Le kilo de l’huile essentielle à base de cette plante se vend jusqu’à 120 000 Ariary pour la première qualité.

Nosy-Be est réputé pour la production d’Ylang-Ylang.  La plantation s’étale sur une superficie de 869ha. De nombreuses personnes se lancent dans la production, la collecte, la vente et la transformation des fleurs d’Ylang-Ylang pour la fabrication de l’huile essentielle. En effet, « c’est une filière porteuse générant un chiffre d’affaires avoisinant les Ar 2,6 millions par mois », a témoigné Tsontso Célestin, le président de l’association « Andriana Ylang ». Ce groupement des paysans a obtenu un coup de pouce du PSDR en 2005 pour pouvoir développer cette activité.

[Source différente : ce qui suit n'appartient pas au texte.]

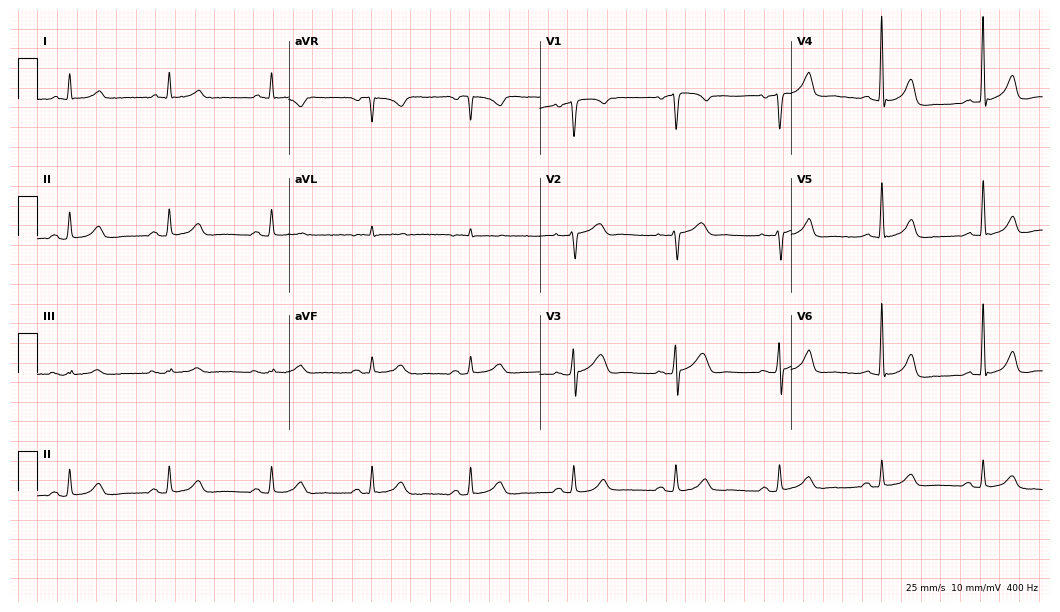
12-lead ECG from an 81-year-old male. Recorded interpretation: within normal limits.

Hausse de 20%. En fait, il se limitait à la collecte et à la vente des fleurs au début. Et après avoir été dotés d’un alambic d’une valeur de Ar 12 millions et d’un bâtiment, ces producteurs d’Ylang-Ylang peuvent maintenant produire de l’huile essentielle à base de cette plante. Le kilo de l’huile essentielle se vend respectivement à 120 000 Ariary pour la première qualité, 80 000 Ariary pour la deuxième qualité et 60 000 Ariary pour la troisième qualité. Le prix de ce produit a connu une hausse de l’ordre de 20% comparé à l’année précédente étant donné que le marché est encore loin d’être saturé. Notons qu’il faut collecter 10kg de fleurs d’Ylang-Ylang pour pouvoir produire 200 grammes d’huile essentielle. Pour l’association « Andriana Ylang », elle a pu collecter 3,5 tonnes de fleurs d’Ylang-Ylang par mois. Ce qui lui a permis de produire 70kg d’huile essentielle.

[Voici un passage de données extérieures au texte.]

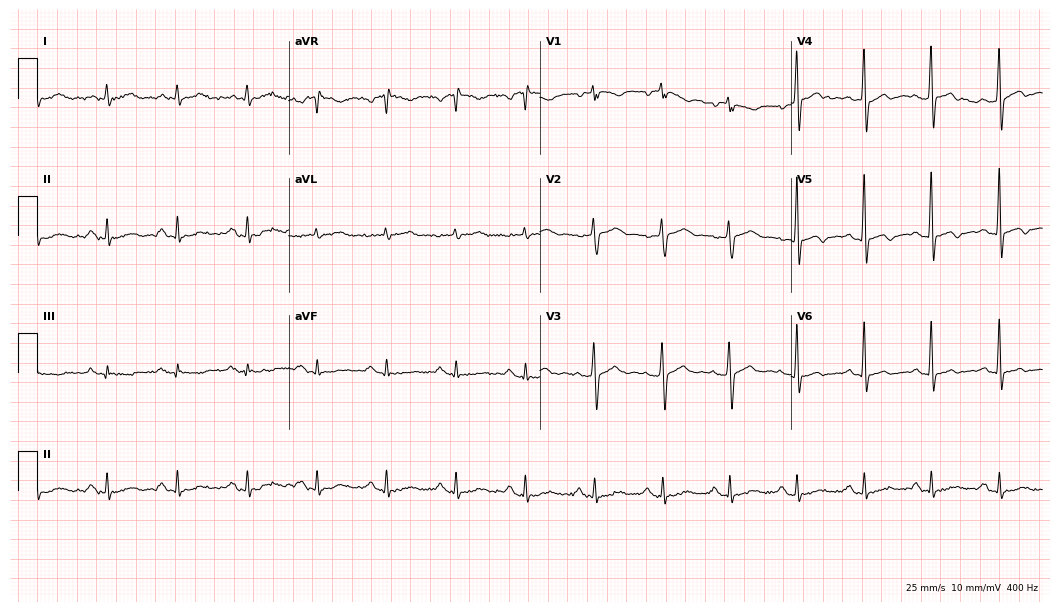
Resting 12-lead electrocardiogram. Patient: a male, 66 years old. None of these six findings is recorded: first-degree AV block, right bundle branch block (RBBB), left bundle branch block (LBBB), sinus bradycardia, atrial fibrillation (AF), sinus tachycardia. Findings outside these six are not listed.

Niveau de vie. Ce groupement de producteurs prévoit de collecter jusqu’à 10 tonnes de fleurs par mois car il se met activement à entretenir ses plantations.« Entre temps, nous achetons la production d’Ylan-Ylang des autres paysans qui ne sont pas membres de notre association afin d’augmenter la quantité d’huile essentielle », a expliqué Tsontso Célestin. Par ailleurs, les membres de ce groupement ont témoigné une nette amélioration de leur niveau de vie grâce à cet appui du PSDR. A titre d’illustration, « les revenus tirés de la vente de l’huile essentielle d’Ylang-Ylang m’ont permis de financer les études de mes enfants dont l’un poursuit actuellement ses études à l’université de Toamasina et un autre prépare déjà son entrée universitaire cette année », nous a confié le président de l’association « Andriana Ylang ». 

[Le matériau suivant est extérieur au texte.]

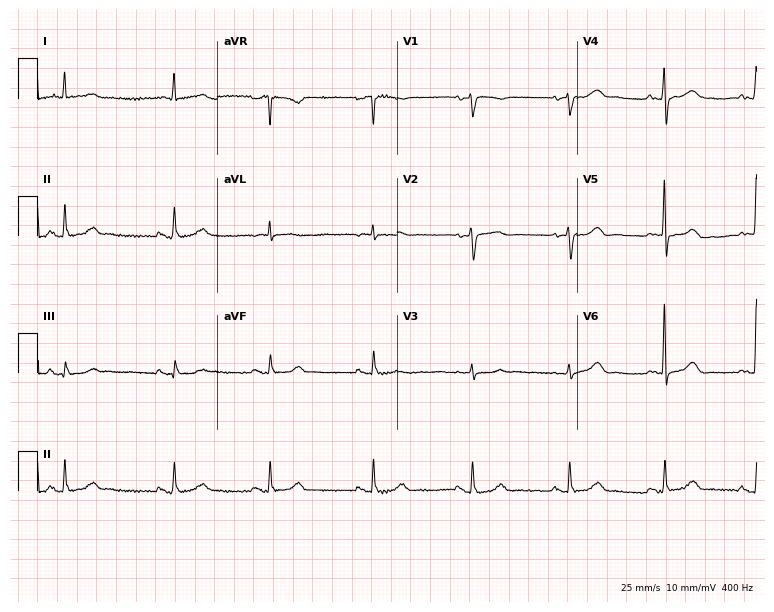
ECG — a female patient, 81 years old. Labelled as a normal ECG.

Recherche de débouché. Cependant, il faut préciser que ces paysans écoulent pour le moment leur production sur le marché local. Ils souhaitent exporter leurs huiles essentielles à base d’Ylang-Ylang dans de nombreux pays, en se passant des intermédiaires. Pour commencer, les membres de l’association « Andriana Ylang » comptent mettre en place une boutique dans la Capitale au lieu de se contenter des clients qui viennent visiter l’île aux Parfums. En outre, le PSDR les appuie en matière de recherche de débouché aussi bien local qu’à l’étranger en les faisant participer aux différentes foires agricoles telles la FIERMADA et la Foire Tsiry.